Elapsed time is 21.701752 seconds.
Elapsed time is 21.117268 seconds.
Elapsed time is 21.384318 seconds.
Elapsed time is 21.359225 seconds.
Elapsed time is 21.911570 seconds.
Elapsed time is 21.086259 seconds.
Elapsed time is 21.263040 seconds.
Elapsed time is 21.472175 seconds.
Elapsed time is 21.561370 seconds.
Elapsed time is 21.330314 seconds.
Elapsed time is 21.546260 seconds.
Generally SVD is a difficult to paralellize routine. You can check here that with a high end Tesla card, the speedup is not very impressive.

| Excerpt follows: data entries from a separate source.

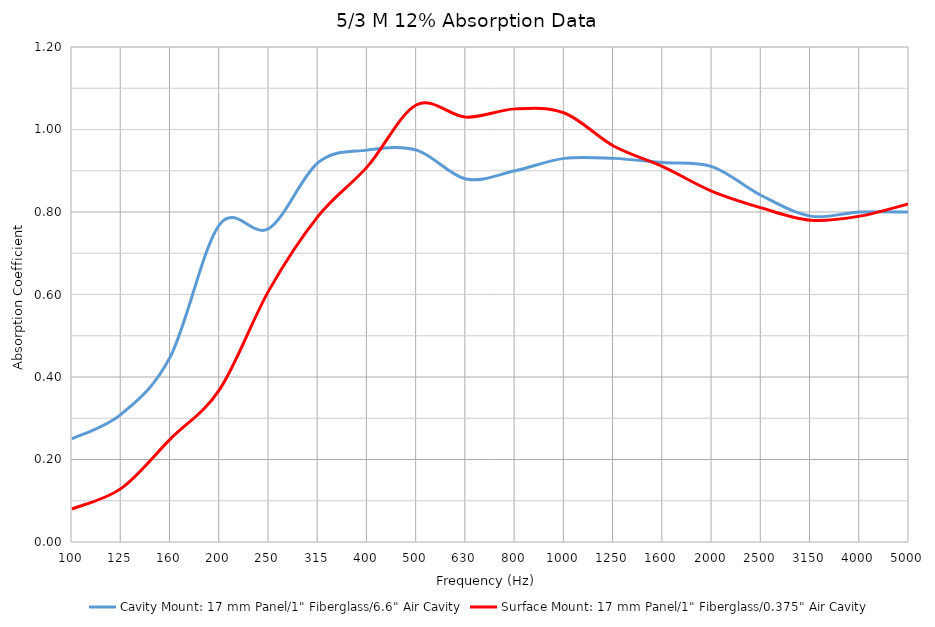
| Category | Cavity Mount: 17 mm Panel/1" Fiberglass/6.6" Air Cavity | Surface Mount: 17 mm Panel/1" Fiberglass/0.375" Air Cavity |
|---|---|---|
| 100.0 | 0.25 | 0.08 |
| 125.0 | 0.31 | 0.13 |
| 160.0 | 0.45 | 0.25 |
| 200.0 | 0.77 | 0.37 |
| 250.0 | 0.76 | 0.61 |
| 315.0 | 0.92 | 0.79 |
| 400.0 | 0.95 | 0.91 |
| 500.0 | 0.95 | 1.06 |
| 630.0 | 0.88 | 1.03 |
| 800.0 | 0.9 | 1.05 |
| 1000.0 | 0.93 | 1.04 |
| 1250.0 | 0.93 | 0.96 |
| 1600.0 | 0.92 | 0.91 |
| 2000.0 | 0.91 | 0.85 |
| 2500.0 | 0.84 | 0.81 |
| 3150.0 | 0.79 | 0.78 |
| 4000.0 | 0.8 | 0.79 |
| 5000.0 | 0.8 | 0.82 |

You have a GTX460 card - Fermi architecture. The card is optimized for gaming (single precision computations), not HPC (double precision computation). The Single Precision / Double Precision throughput ratio is 12. So the card has 873 GFLOPS SP / 72 GFLOPS DP. Check here.
So if the Md array uses double precision elements, then the computation on it would be rather slow. Also there's a high chance that when calling the CPU routine, all CPU cores will get utilized, reducing the possible gain of running the routine on the GPU. Plus, in the GPU run you pay time for transferring the buffer to the device.
Per Divakar's suggestion, you could use Md = single(Md) to convert your array to single precision and run the benchmark again. You can try and go with a bigger dataset size to see if something changes. I don't expect to much gain for this routine on your GPU.
Update 1:
After you posted the results, I saw that the DP/SP time ratio is 2. On the CPU side this is normal, because you can fit 2 times less double values in SSE registers. However, a ratio of only 2 on the GPU side means that the gpu code does not make best use of the SM cores - because the theoretical ratio is 12. In other words, I would have expected much better SP performance for an optimized code, compared to DP. It seems that this is not the case.
As VAndrei has already stated, the SVD is an algorithm which is difficult to parallelize.
Your main problem is the size of your matrix. The performance of the SVD drops rapidly with a growing matrix size. So your main goal should be to reduce the size of the matrix.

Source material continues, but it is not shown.